Instructions for the task =
Without any pictures, print the lines below from the one that has "471.978 | 0.008 |" through the one that has "Housing supply |", exactly and nothing else.

Data for processing =
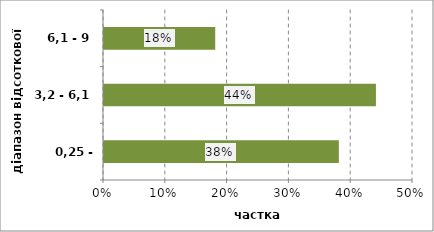
| Category | Series 0 |
|---|---|
| 0,25 - 3,2 | 0.38 |
| 3,2 - 6,1 | 0.44 |
| 6,1 - 9 | 0.18 |
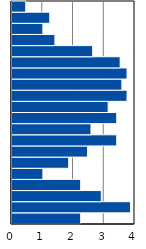
| Category | Series 0 |
|---|---|
| 0-4 | 2.233 |
| 5-9 | 3.853 |
| 10-14 | 2.903 |
| 15-19 | 2.233 |
| 20-24 | 1.005 |
| 25-29 | 1.843 |
| 30-34 | 2.457 |
| 35-39 | 3.406 |
| 40-44 | 2.568 |
| 45-49 | 3.406 |
| 50-54 | 3.127 |
| 55-59 | 3.741 |
| 60-64 | 3.573 |
| 65-69 | 3.741 |
| 70-74 | 3.518 |
| 75-79 | 2.624 |
| 80-84 | 1.396 |
| 85-89 | 1.005 |
| 90-94 | 1.228 |
| 95+ | 0.447 |
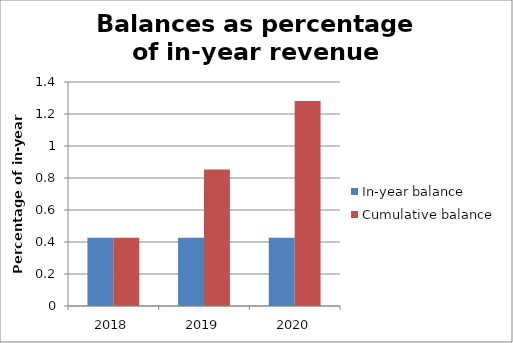
| Category | In-year balance | Cumulative balance |
|---|---|---|
| 2018.0 | 0.427 | 0.427 |
| 2019.0 | 0.427 | 0.854 |
| 2020.0 | 0.427 | 1.28 |
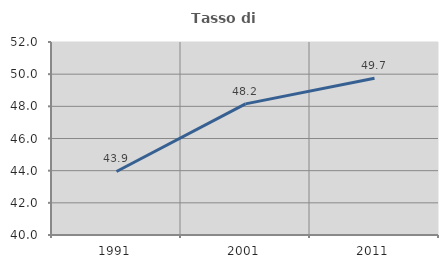
| Category | Tasso di occupazione   |
|---|---|
| 1991.0 | 43.949 |
| 2001.0 | 48.154 |
| 2011.0 | 49.749 |
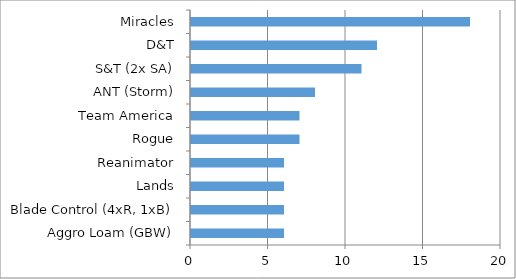
| Category | Series 0 |
|---|---|
| Aggro Loam (GBW) | 6 |
| Blade Control (4xR, 1xB) | 6 |
| Lands | 6 |
| Reanimator | 6 |
| Rogue | 7 |
| Team America | 7 |
| ANT (Storm) | 8 |
| S&T (2x SA) | 11 |
| D&T | 12 |
| Miracles | 18 |
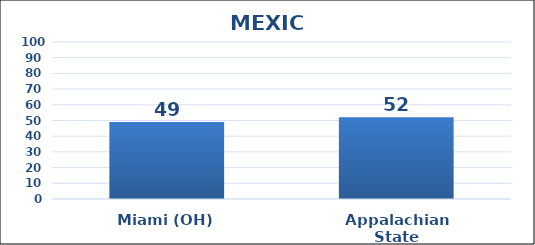
| Category | Series 0 |
|---|---|
| Miami (OH) | 49 |
| Appalachian State | 52 |
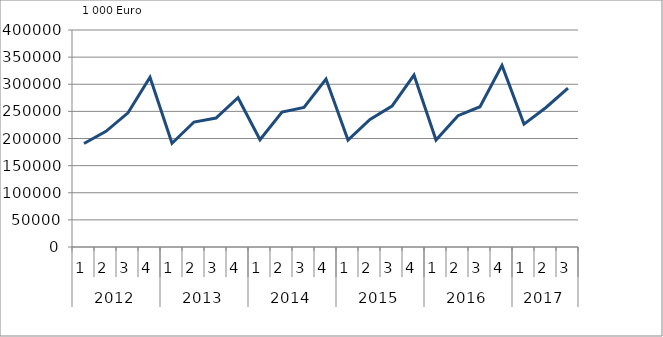
| Category | Ausbaugewerblicher Umsatz3 |
|---|---|
| 0 | 190755 |
| 1 | 213167 |
| 2 | 247277 |
| 3 | 312946 |
| 4 | 191088.978 |
| 5 | 230353.875 |
| 6 | 237735.574 |
| 7 | 275098.219 |
| 8 | 197732.754 |
| 9 | 248690.349 |
| 10 | 257339.084 |
| 11 | 309632.186 |
| 12 | 197030.42 |
| 13 | 235094.994 |
| 14 | 259758.438 |
| 15 | 316833.232 |
| 16 | 197219.532 |
| 17 | 242069.899 |
| 18 | 258547.84 |
| 19 | 334764.305 |
| 20 | 226552.317 |
| 21 | 257191.13 |
| 22 | 292853.372 |
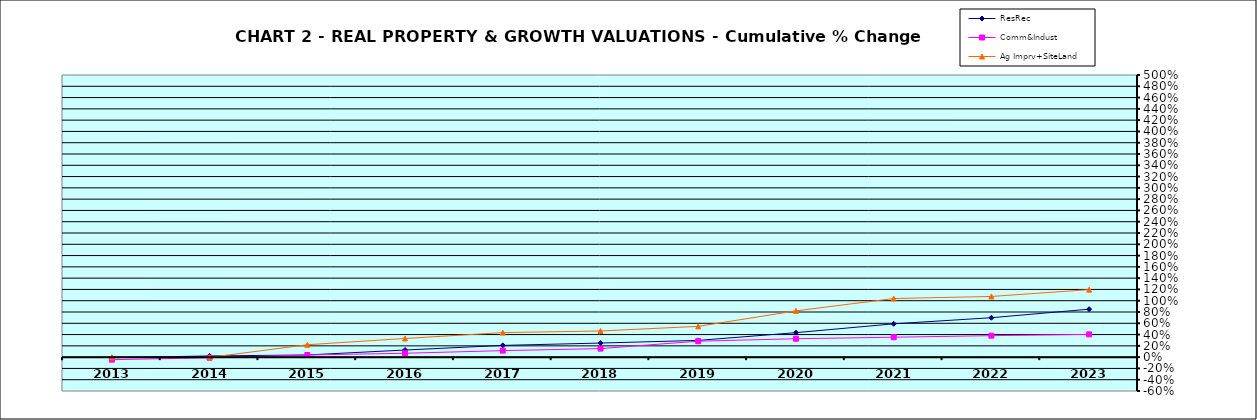
| Category | ResRec | Comm&Indust | Ag Imprv+SiteLand |
|---|---|---|---|
| 2013.0 | -0.009 | -0.045 | 0 |
| 2014.0 | 0.021 | -0.011 | -0.005 |
| 2015.0 | 0.038 | 0.038 | 0.22 |
| 2016.0 | 0.126 | 0.069 | 0.331 |
| 2017.0 | 0.208 | 0.115 | 0.435 |
| 2018.0 | 0.25 | 0.152 | 0.464 |
| 2019.0 | 0.297 | 0.283 | 0.545 |
| 2020.0 | 0.434 | 0.326 | 0.82 |
| 2021.0 | 0.591 | 0.353 | 1.039 |
| 2022.0 | 0.699 | 0.381 | 1.075 |
| 2023.0 | 0.85 | 0.403 | 1.197 |
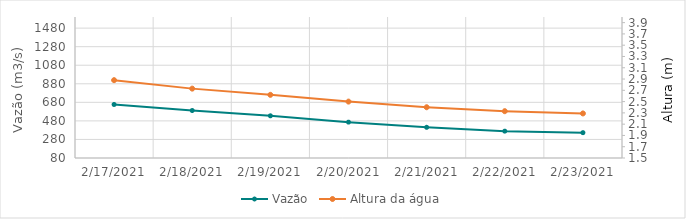
| Category | Vazão |
|---|---|
| 2/17/21 | 655.35 |
| 2/16/21 | 724.45 |
| 2/15/21 | 815.31 |
| 2/14/21 | 894.24 |
| 2/13/21 | 941.5 |
| 2/12/21 | 970.2 |
| 2/11/21 | 1004.08 |
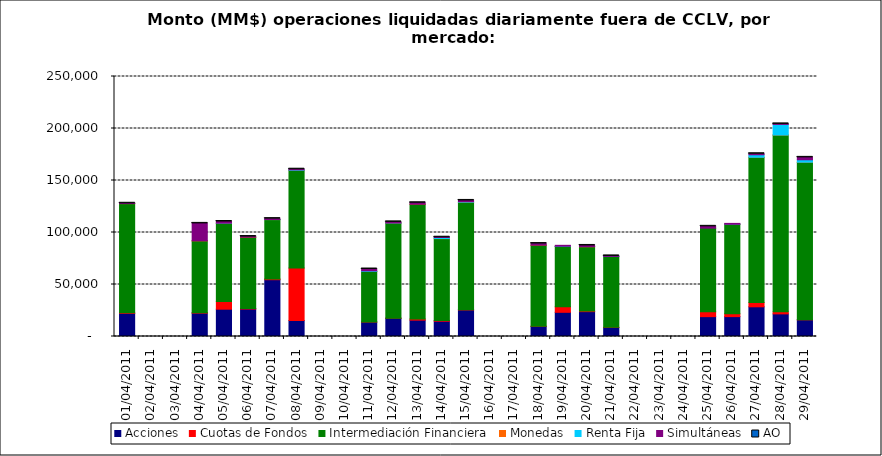
| Category | Acciones | Cuotas de Fondos | Intermediación Financiera | Monedas | Renta Fija | Simultáneas | AO |
|---|---|---|---|---|---|---|---|
| 01/04/2011 | 22264.197 | 586.156 | 104943.532 | 11.323 | 0 | 280.113 | 0.013 |
| 04/04/2011 | 22448.021 | 443.209 | 69111.594 | 4.522 | 0 | 16739.111 | 0.68 |
| 05/04/2011 | 26262.252 | 7355.951 | 75334.115 | 17.674 | 31.935 | 1554.46 | 0.091 |
| 06/04/2011 | 26410.345 | 490.628 | 68619.976 | 0.9 | 0 | 573.157 | 0.369 |
| 07/04/2011 | 54597.099 | 742.13 | 57081.821 | 4.95 | 44.31 | 854.378 | 0.042 |
| 08/04/2011 | 15390.42 | 50570.115 | 93793.987 | 16.65 | 495.311 | 567.007 | 0.17 |
| 11/04/2011 | 13861.851 | 194.394 | 48473.616 | 0.45 | 598.526 | 1733.566 | 0.634 |
| 12/04/2011 | 17545.525 | 54.77 | 91561.272 | 5.167 | 22.203 | 1009.548 | 0.492 |
| 13/04/2011 | 15722.303 | 1177.219 | 110260.082 | 5.84 | 0 | 1409.89 | 0.01 |
| 14/04/2011 | 14688.852 | 789.483 | 78618.838 | 102.15 | 1016.715 | 229.176 | 0.103 |
| 15/04/2011 | 25505.648 | 224.17 | 103432.611 | 12.012 | 506.319 | 1147.445 | 0.118 |
| 18/04/2011 | 9695.876 | 167.431 | 77981.93 | 5.436 | 0 | 1489.901 | 0.041 |
| 19/04/2011 | 23255.628 | 5315.809 | 58014.318 | 9.033 | 214.246 | 855.503 | 0 |
| 20/04/2011 | 23905.889 | 522.252 | 61909.866 | 2.718 | 0 | 1191.568 | 0.087 |
| 21/04/2011 | 8654.172 | 174.666 | 68104.956 | 0 | 68.351 | 471.978 | 0.008 |
| 25/04/2011 | 19090.658 | 4777.368 | 80307.008 | 0 | 0 | 1739.644 | 0.77 |
| 26/04/2011 | 19120.847 | 2721.053 | 86039.882 | 18.19 | 5.661 | 849.167 | 0 |
| 27/04/2011 | 28548.983 | 4044.922 | 139740.569 | 2.35 | 2412.235 | 951.229 | 1.229 |
| 28/04/2011 | 21755.311 | 1944.735 | 170001.555 | 18.905 | 10201.923 | 493.688 | 0.858 |
| 29/04/2011 | 16022.172 | 177.229 | 151380.21 | 7.233 | 2338.3 | 2310.162 | 1.027 |
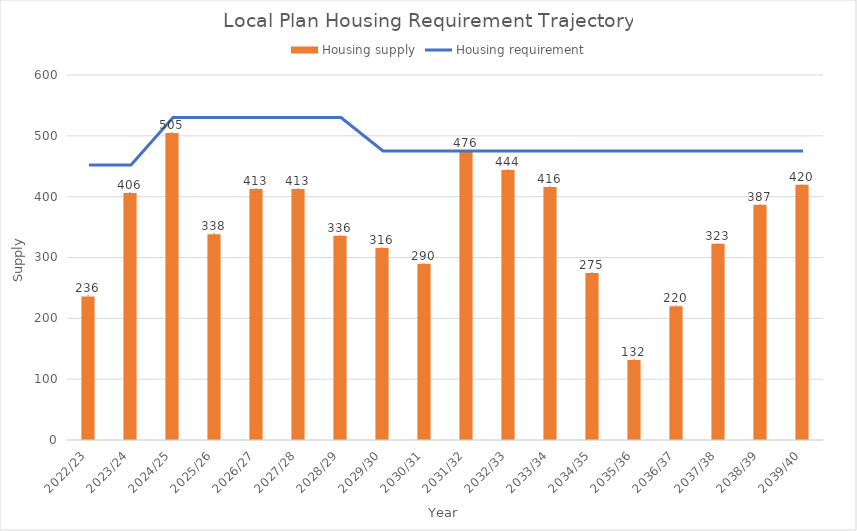
| Category | Housing supply |
|---|---|
| 2022/23 | 236 |
| 2023/24 | 406 |
| 2024/25 | 504.8 |
| 2025/26 | 338.1 |
| 2026/27 | 412.5 |
| 2027/28 | 412.7 |
| 2028/29 | 335.7 |
| 2029/30 | 315.7 |
| 2030/31 | 289.7 |
| 2031/32 | 475.7 |
| 2032/33 | 443.7 |
| 2033/34 | 415.7 |
| 2034/35 | 274.7 |
| 2035/36 | 131.7 |
| 2036/37 | 219.7 |
| 2037/38 | 322.7 |
| 2038/39 | 386.7 |
| 2039/40 | 419.7 |
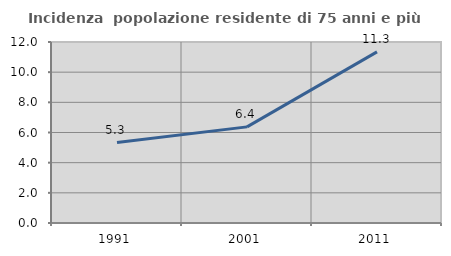
| Category | Incidenza  popolazione residente di 75 anni e più |
|---|---|
| 1991.0 | 5.331 |
| 2001.0 | 6.373 |
| 2011.0 | 11.345 |
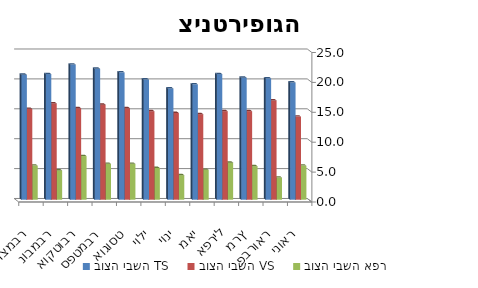
| Category | בוצה יבשה TS | בוצה יבשה VS | בוצה יבשה אפר |
|---|---|---|---|
| ינואר | 19.6 | 13.9 | 5.7 |
| פברואר | 20.3 | 16.6 | 3.7 |
| מרץ | 20.4 | 14.8 | 5.6 |
| אפריל | 21 | 14.8 | 6.2 |
| מאי | 19.3 | 14.3 | 5 |
| יוני | 18.6 | 14.5 | 4.1 |
| יולי | 20.1 | 14.8 | 5.3 |
| אוגוסט | 21.3 | 15.3 | 6 |
| ספטמבר | 21.9 | 15.9 | 6 |
| אוקטובר | 22.6 | 15.3 | 7.3 |
| נובמבר | 21 | 16.1 | 4.9 |
| דצמבר | 20.9 | 15.2 | 5.7 |
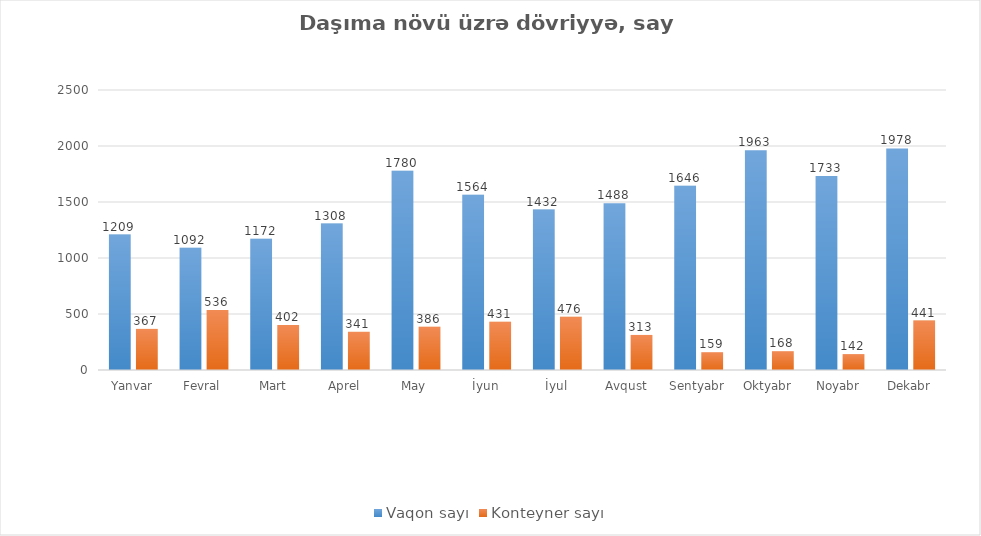
| Category | Vaqon sayı | Konteyner sayı |
|---|---|---|
| Yanvar | 1209 | 367 |
| Fevral | 1092 | 536 |
| Mart | 1172 | 402 |
| Aprel | 1308 | 341 |
| May | 1780 | 386 |
| İyun | 1564 | 431 |
| İyul | 1432 | 476 |
| Avqust | 1488 | 313 |
| Sentyabr | 1646 | 159 |
| Oktyabr | 1963 | 168 |
| Noyabr | 1733 | 142 |
| Dekabr | 1978 | 441 |

Answer below =
| 21/04/2011 | 8654.172 | 174.666 | 68104.956 | 0 | 68.351 | 471.978 | 0.008 |
| 25/04/2011 | 19090.658 | 4777.368 | 80307.008 | 0 | 0 | 1739.644 | 0.77 |
| 26/04/2011 | 19120.847 | 2721.053 | 86039.882 | 18.19 | 5.661 | 849.167 | 0 |
| 27/04/2011 | 28548.983 | 4044.922 | 139740.569 | 2.35 | 2412.235 | 951.229 | 1.229 |
| 28/04/2011 | 21755.311 | 1944.735 | 170001.555 | 18.905 | 10201.923 | 493.688 | 0.858 |
| 29/04/2011 | 16022.172 | 177.229 | 151380.21 | 7.233 | 2338.3 | 2310.162 | 1.027 |
| Category | Housing supply |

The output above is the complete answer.